How: Deflationary fiscal policy: rise income tax decrease government spending

Deflationary monetary policy: increase legal reserve rises interest selling bonds

Evaluation: There is a conflict here between external and internal objectives. Deflating the economy may reduce the current account deficit but the policy is likely to lead to a fall in domestic employment and a fall in the rate of economic growth.
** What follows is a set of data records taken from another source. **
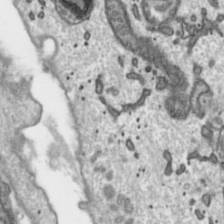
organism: Toxoplasma gondii
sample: Parasites in a vacuole inside a host cell
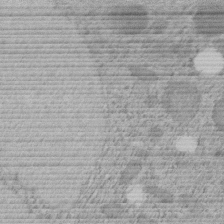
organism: C. elegans
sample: C. elegans embryo early stage
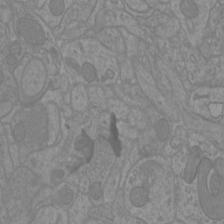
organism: Mouse
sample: Cortical neurons
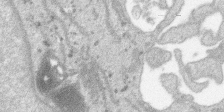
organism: Human
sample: Lung epithelial cells infected with SARS-CoV-2
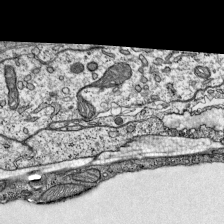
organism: Mouse
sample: Visual Cortex
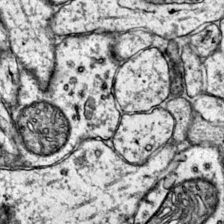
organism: Mouse
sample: Primary visual cortex
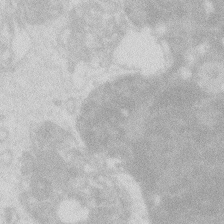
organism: Zebrafish
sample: Macrophage
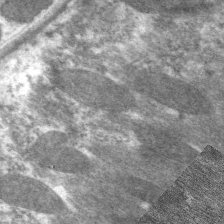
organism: C. elegans
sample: Pharynx
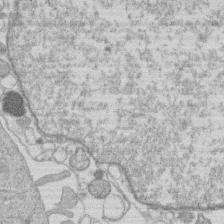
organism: Human
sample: Macrophage cells
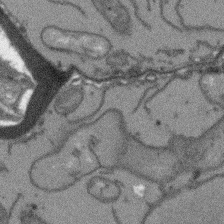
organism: Arabidopsis thaliana
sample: Root tip
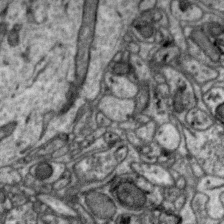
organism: Zebra finch
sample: Brain
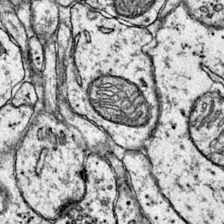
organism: Mouse
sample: Primary visual cortex
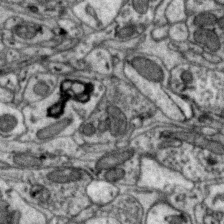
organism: Zebra finch
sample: Brain
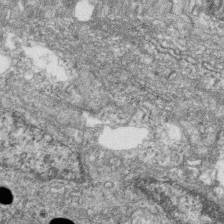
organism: Zebrafish
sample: Cilia; retinal pigment epithelium
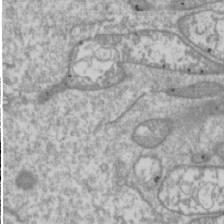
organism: Drosophila
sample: Cell division; meiosis; drosophila spermatocytes
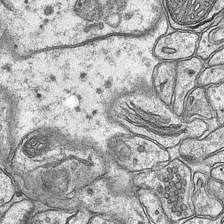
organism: Mouse
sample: CA1 Hippocampus
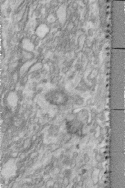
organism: Human
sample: Centriole in fibroblast cells
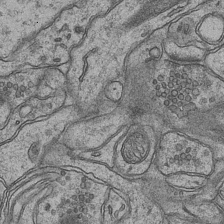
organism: Mouse
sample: CA1 Hippocampus
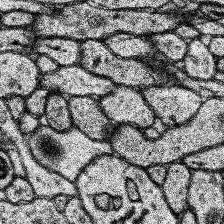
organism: Human
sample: Temporal Lobe
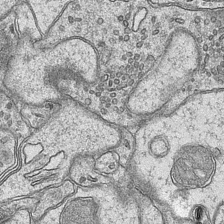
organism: Mouse
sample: CA1 Hippocampus
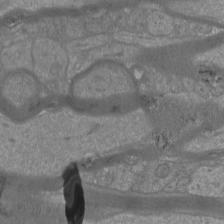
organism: Mouse
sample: Cortical neurons
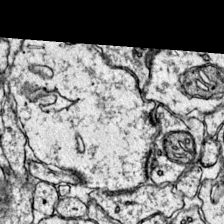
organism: Mouse
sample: Primary visual cortex
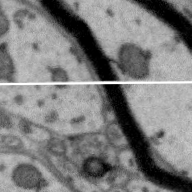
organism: Zebra finch
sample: Brain
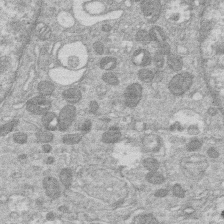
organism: Human
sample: Macrophage cells
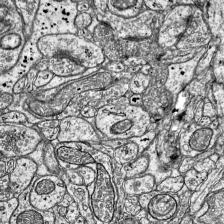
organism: Mouse
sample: Visual Cortex
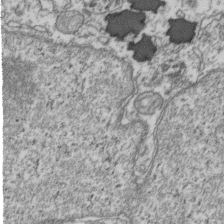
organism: Human
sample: Activated Jurkat CD4+ T cells
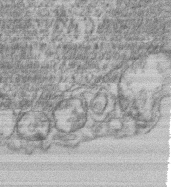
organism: Mouse
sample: T cell stromal cell synapse
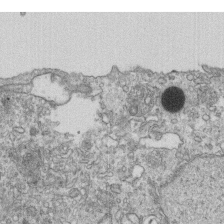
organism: Human
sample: HeLa cell HIV synapse
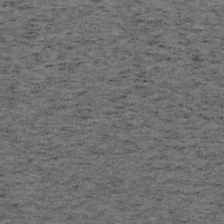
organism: Mouse
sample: OT-I killer T cells with ID8 ovarian cancer cells
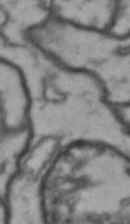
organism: Drosophila
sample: Brain
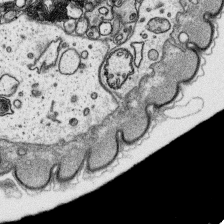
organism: Platynereis dumerilii
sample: Parapodia
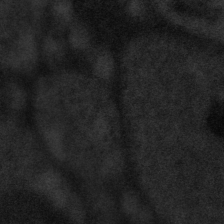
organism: Tuwongella immobilis
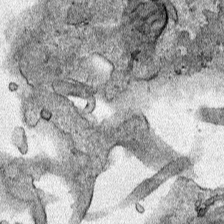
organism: Human
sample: Mitochondria in HCT116 cells
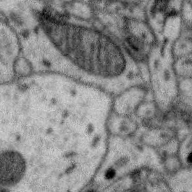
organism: Zebra finch
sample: Brain
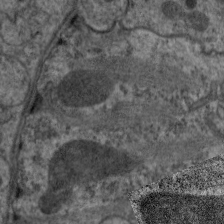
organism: C. elegans
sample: Pharynx
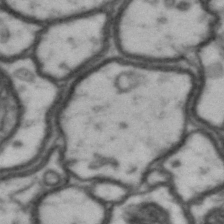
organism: Drosophila
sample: Brain
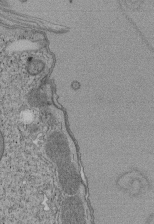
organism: Tetrahymena
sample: Cilia in tetrahymena
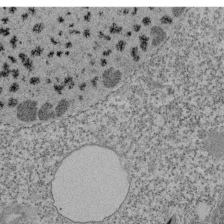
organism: Tetrahymena
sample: Cilia in tetrahymena
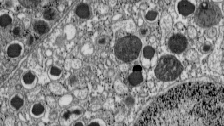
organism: C57BL Mouse
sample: Pancreatic islet
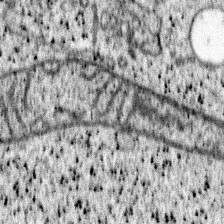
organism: Human
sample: HeLa cells
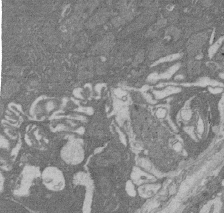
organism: Rat
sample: Salivary granule
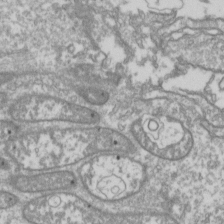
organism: Drosophila
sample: Cell division; meiosis; drosophila spermatocytes
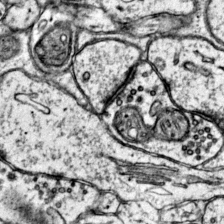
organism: Mouse
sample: Primary visual cortex
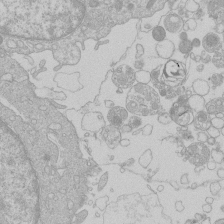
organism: Human
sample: Macrophage cells
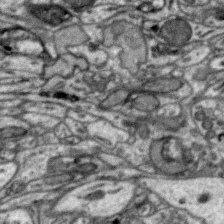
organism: Zebra finch
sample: Brain
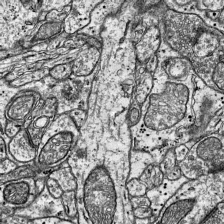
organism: Mouse
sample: Visual Cortex
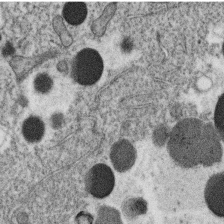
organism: C. elegans
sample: C. elegans oocyte; sperm cells
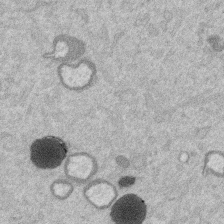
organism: Mouse
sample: Dividing mouse embryo 1 cell stage
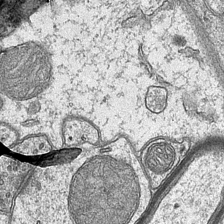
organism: Mouse
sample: CA1 Hippocampus
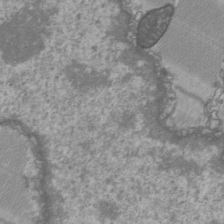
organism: C57BL Mouse
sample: Heart
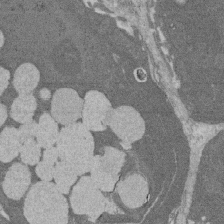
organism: Rat
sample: Salivary granule
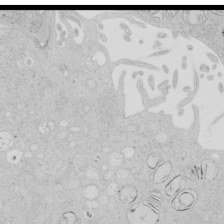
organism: Human
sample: Mitochondria in HCT116 cells
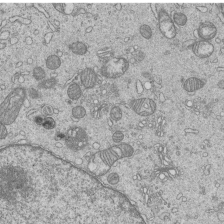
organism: Human
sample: MDA-MB-231 cells
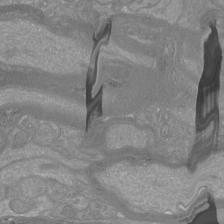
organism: Mouse
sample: Cortical neurons
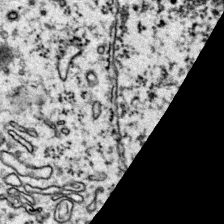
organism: Mouse
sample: Primary visual cortex
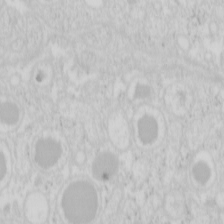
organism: Mouse
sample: Pancreas
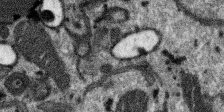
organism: Human
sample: Lung epithelial cells infected with SARS-CoV-2
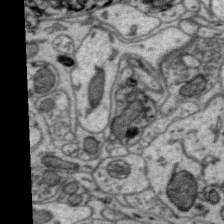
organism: Zebra finch
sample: Brain
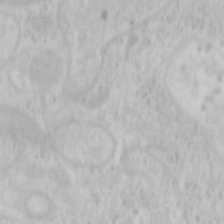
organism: Mouse
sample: OT-I killer T cells with ID8 ovarian cancer cells
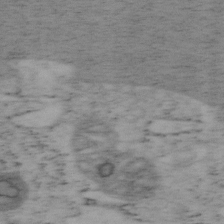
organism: Mouse
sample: OT-I killer T cells with ID8 ovarian cancer cells
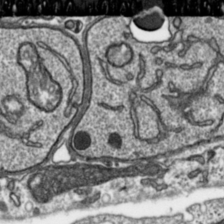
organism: Toxoplasma gondii
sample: Parasites in a vacuole inside a host cell
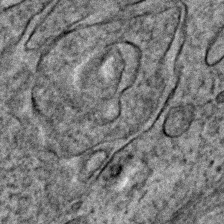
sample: Trachea
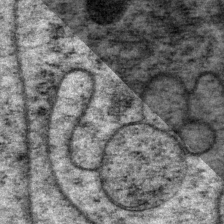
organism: P. pacificus
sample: Pharynx
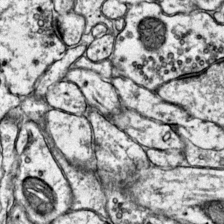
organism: Mouse
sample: Primary visual cortex
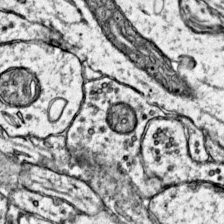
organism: Mouse
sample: Primary visual cortex
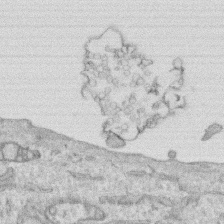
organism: Human
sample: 1205lu cells
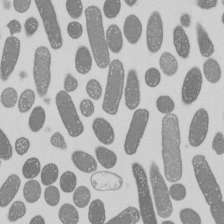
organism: E. coli
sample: Bacterial nucleoid
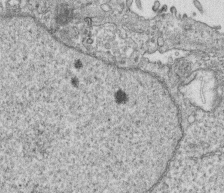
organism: Human
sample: HeLa cell HIV synapse
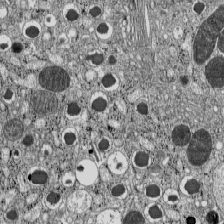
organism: C57BL Mouse
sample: Pancreatic islet
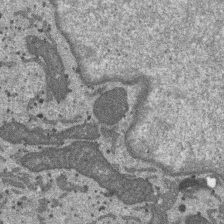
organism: Human
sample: Lung epithelial cells infected with SARS-CoV-2
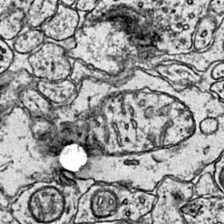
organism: Mouse
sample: Primary visual cortex
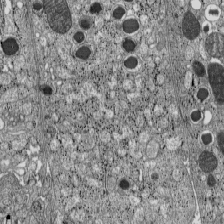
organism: C57BL Mouse
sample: Pancreatic islet
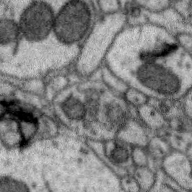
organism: Zebra finch
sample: Brain
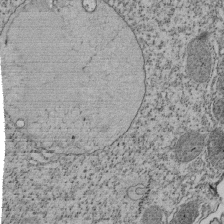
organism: Tetrahymena
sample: Cilia in tetrahymena
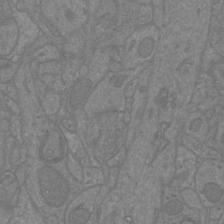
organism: Mouse
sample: Cortical neurons
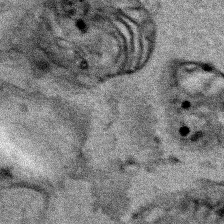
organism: Human
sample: Mitochondria in HCT116 cells
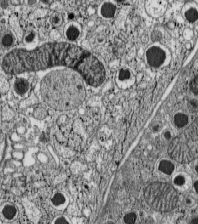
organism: C57BL Mouse
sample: Pancreatic islet
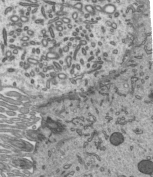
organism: Mouse
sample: Mouse epididymis efferent ductule cilia
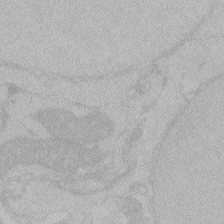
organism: Zebrafish
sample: Macrophage infected with Toxoplasma gondii
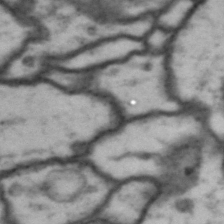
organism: Drosophila
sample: Brain
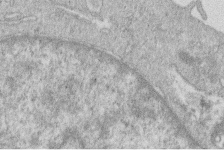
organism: Human
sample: Macrophage cells
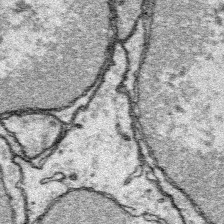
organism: Platynereis dumerilii
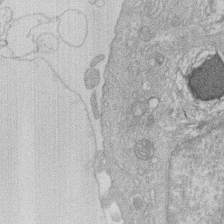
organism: Human
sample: Macrophage cells
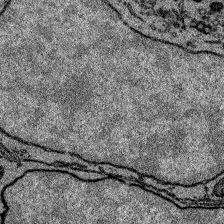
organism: Zebrafish
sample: Larval olfactory bulb
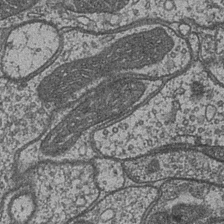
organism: Drosophila
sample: Optic medulla
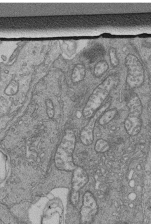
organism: Human
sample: Retinal organoid Rod and Cone cells
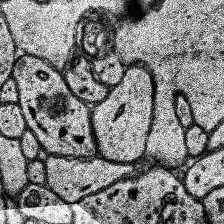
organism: Human
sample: Temporal Lobe
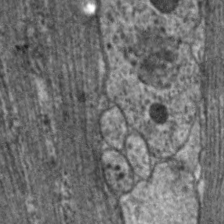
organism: C. elegans
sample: Pharynx
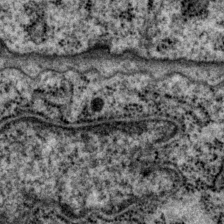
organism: P. pacificus
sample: Pharynx
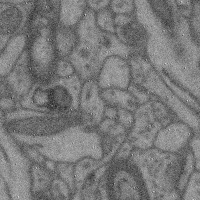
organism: Mouse
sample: Cerebral cortex
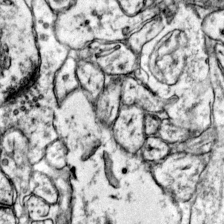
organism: Mouse
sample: Primary visual cortex
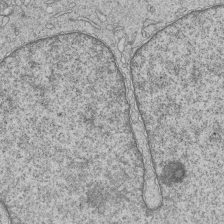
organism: Human
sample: MDA-MB-231 cells
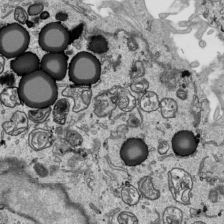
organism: Human
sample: Mitochondria in HCT116 cells
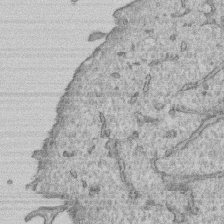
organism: Human
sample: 1205lu cells
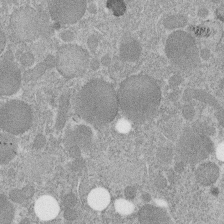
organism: C. elegans
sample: C. elegans embryo early stage
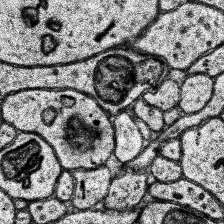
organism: Human
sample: Temporal Lobe
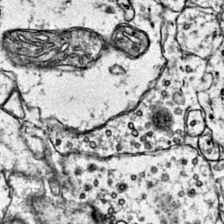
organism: Mouse
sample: Primary visual cortex
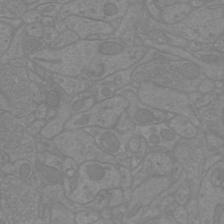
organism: Mouse
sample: Cortical neurons
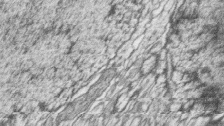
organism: Zebrafish
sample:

This makes it a difficult decision for a government to make.

Capital account

records the transactions involving ownership of capital and transaction in non- produced, non-financial assets between a nation and all other nations.

2 components:

  • Capital transfers: transfers of fixed (tangible) assets: transfers of goods and financial assets by migrants entering or leaving the country, debt forgiveness, transfers relating to the sale of fixed assets, gift taxes, inheritance taxes, and death duties.

  • non-produced assets: land, rights to natural resources (by a government / international organization). [intangible, non-financial assets: patents, copyrights, brand names, trademarks, franchises, licenses]

Financial account

measures the exchanges between a nation and the rest of the world involving ownership of financial and real assets. (Financial assets, high liquidity)

3 components:

  • Direct investment (FDI): a measure of the purchase of long-term assets, where the purchaser is aiming to gain a lasting interest/profit in a company or increasing value in another economy.

real assets: property, factories, office buildings financial assets: business, stocks/shares in business

  • Portfolio investment: a measure of stock and bond purchases, which are not direct investment since they do not lead to a lasting interest in a company. (short term)

stocks & shares, corporate bonds Government bonds (treasury bills) bank deposits (savings)

  • Reserve assets: the reserves of gold and foreign currencies which all countries hold and which are itemized in the official reserve account. It is movements into and out of this account that ensure that the balance of payments will always balance to zero.

gold, foreign currencies, foreign government bonds

  • Official borrowing

Net errors and omissions

The balance of payments as a whole must always balance. This is because any credit item has to be matched by a corresponding debit item. In practice, however, with so many transactions involved, it is difficult to keep an accurate record. Some mistakes are likely to be made and some transactions may not be included. To compensate for this, a net errors and omissions figure (balancing item) is included.

Calculate the following balances

  1. Current account = (goods X – goods M) + (services X – services M) + net income + net current transfers
  2. Capital account = capital transfers + transaction in non-produced, non-financial assets
  3. Financial account (excluding net change in official reserves) = direct investment + portfolio investment
  4. Net change in official reserve = – (CA balance + CpA balance + FA balance)

Current account = - (capital account + financial account+ errors and omissions) Current account + capital account + financial account + errors and omissions =0

Current account and financial account are interdependent

Capital and financial account are the opposite/inverse of Current Account. (BoP balances/sums to zero) Current account deficit can be countered by capital & financial account surplus.